### RECORDS FOR THE EXERCISE:
==*==

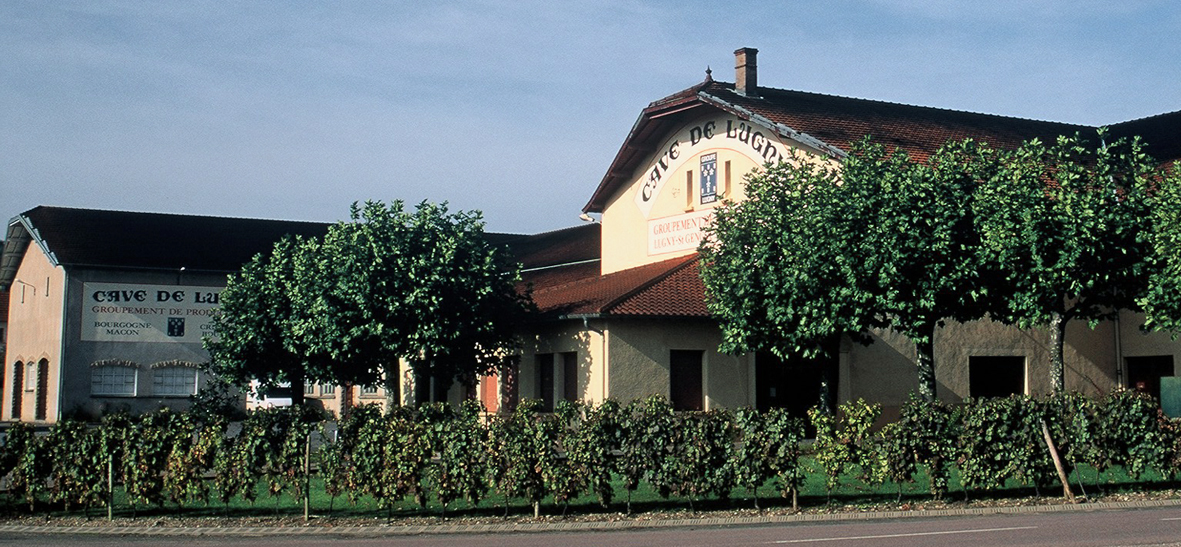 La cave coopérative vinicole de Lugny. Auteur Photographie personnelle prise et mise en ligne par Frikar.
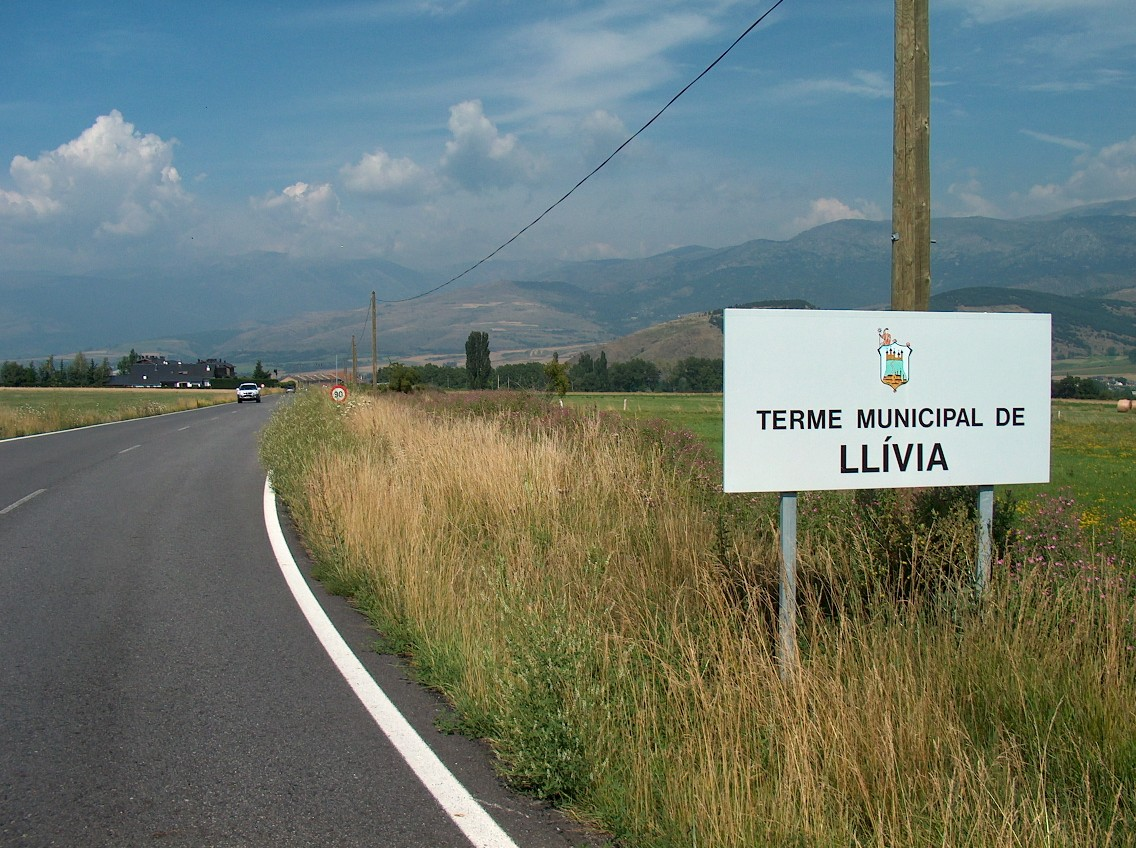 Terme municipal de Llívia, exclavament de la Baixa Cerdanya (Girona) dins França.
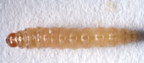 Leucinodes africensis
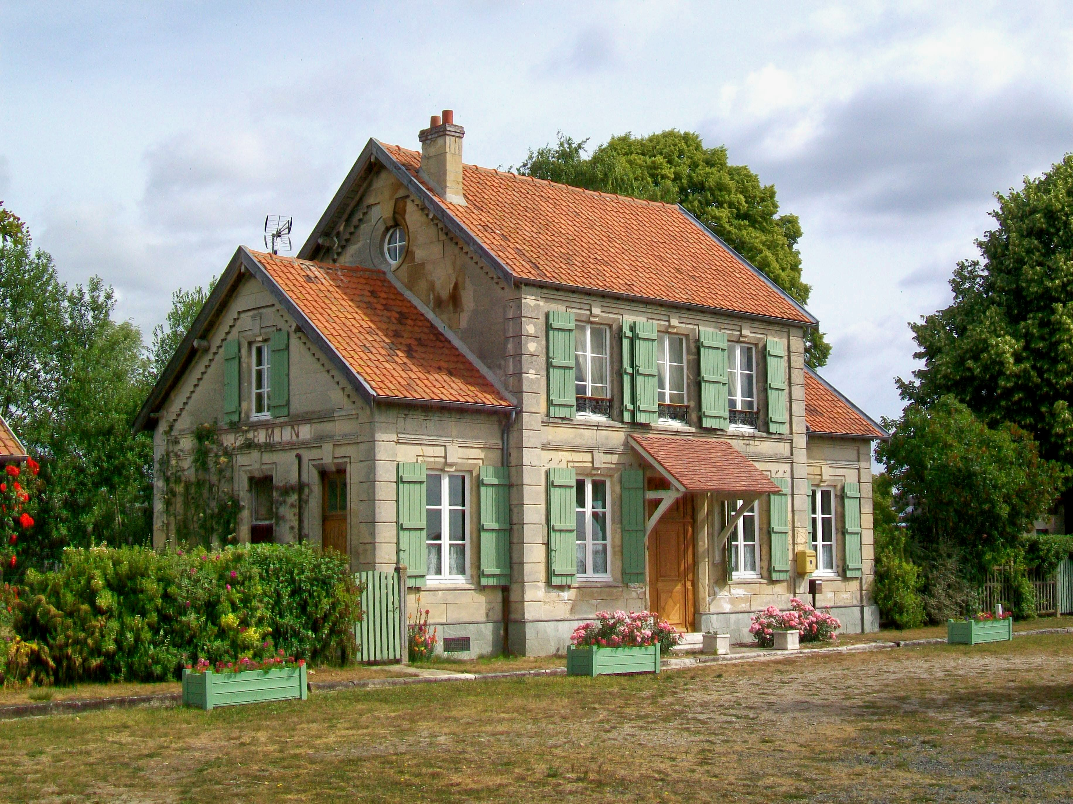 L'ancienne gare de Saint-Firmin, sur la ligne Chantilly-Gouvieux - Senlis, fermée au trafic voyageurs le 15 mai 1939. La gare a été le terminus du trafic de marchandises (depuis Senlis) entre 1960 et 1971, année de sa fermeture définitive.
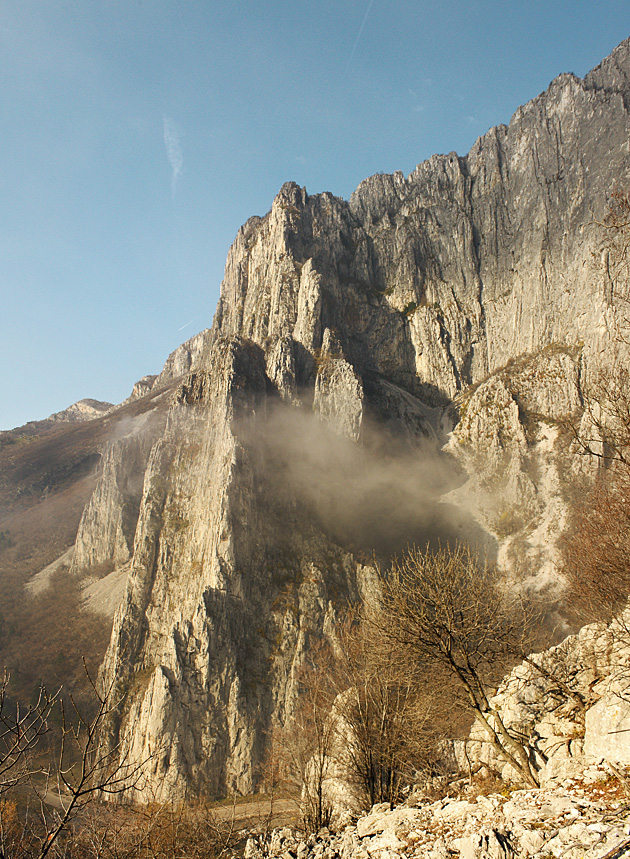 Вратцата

==*==

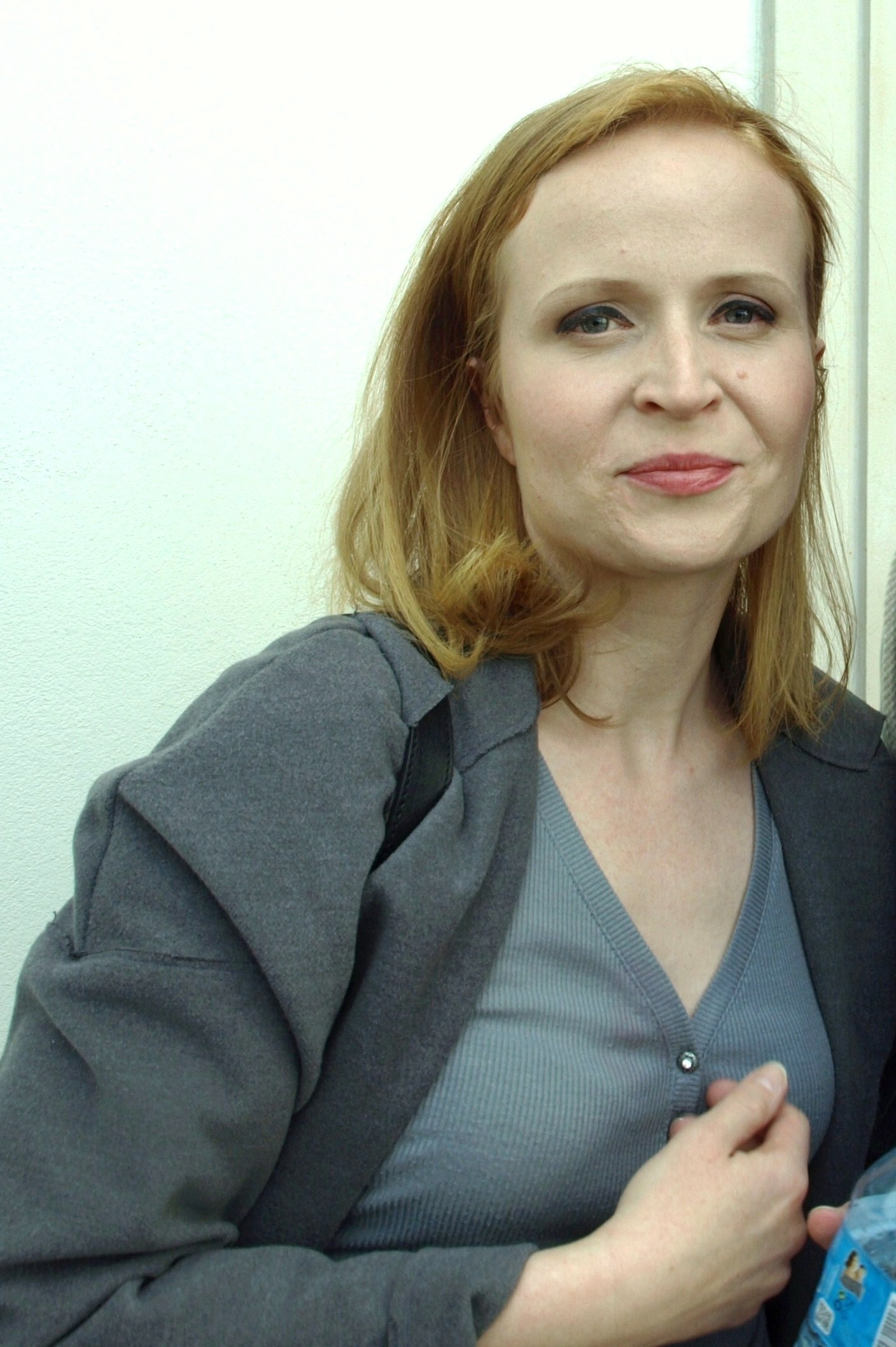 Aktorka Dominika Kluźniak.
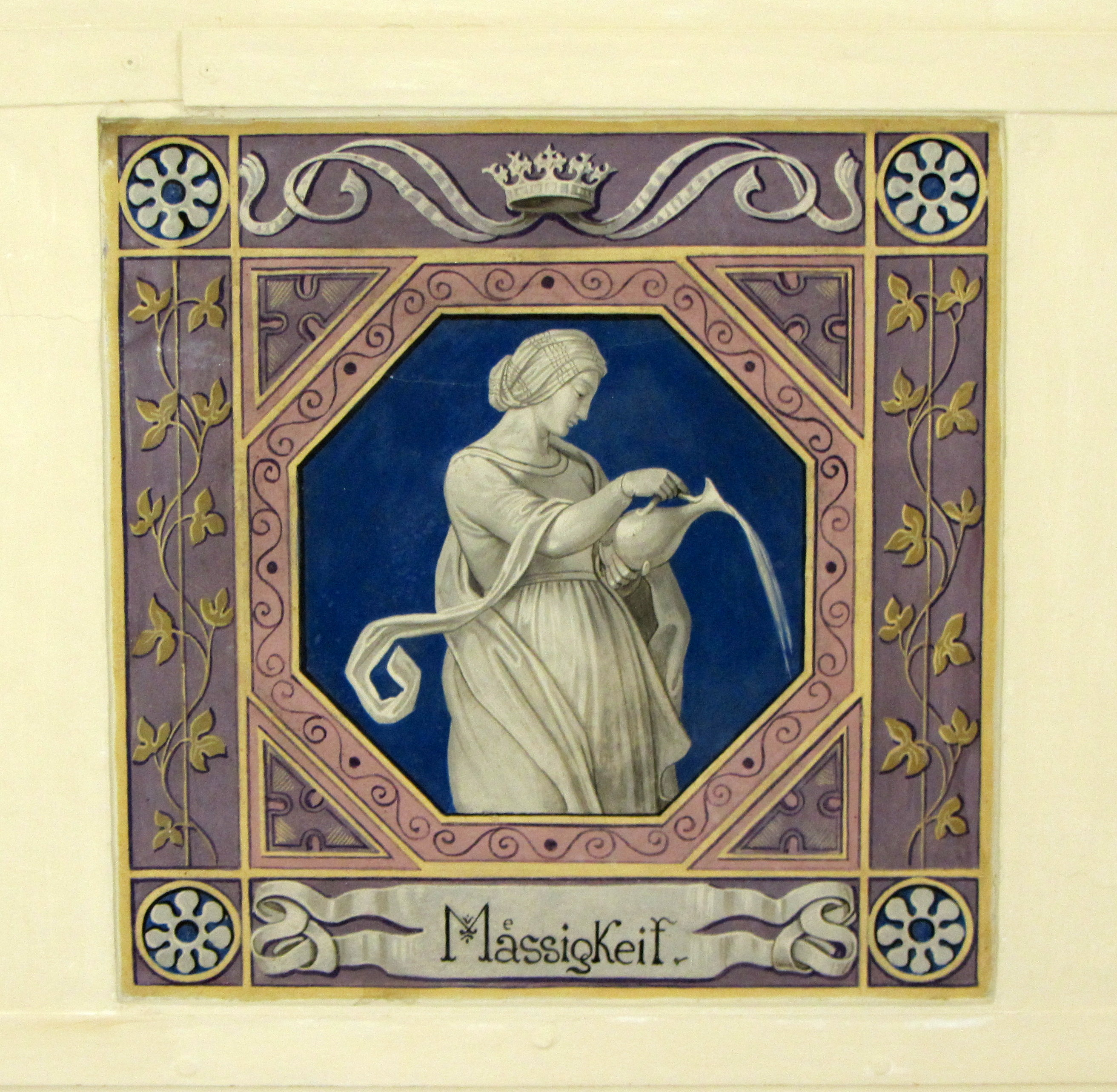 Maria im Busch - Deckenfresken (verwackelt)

==*==

### WHAT NEEDS TO BE DONE:
From the records above, extract the lines from the one holding "Aktorka Dominika Kluźniak." through the one holding "Maria im Busch - Deckenfresken (verwackelt)", word for word; omit the pictures.

### RESULT:
 Aktorka Dominika Kluźniak.
 Maria im Busch - Deckenfresken (verwackelt)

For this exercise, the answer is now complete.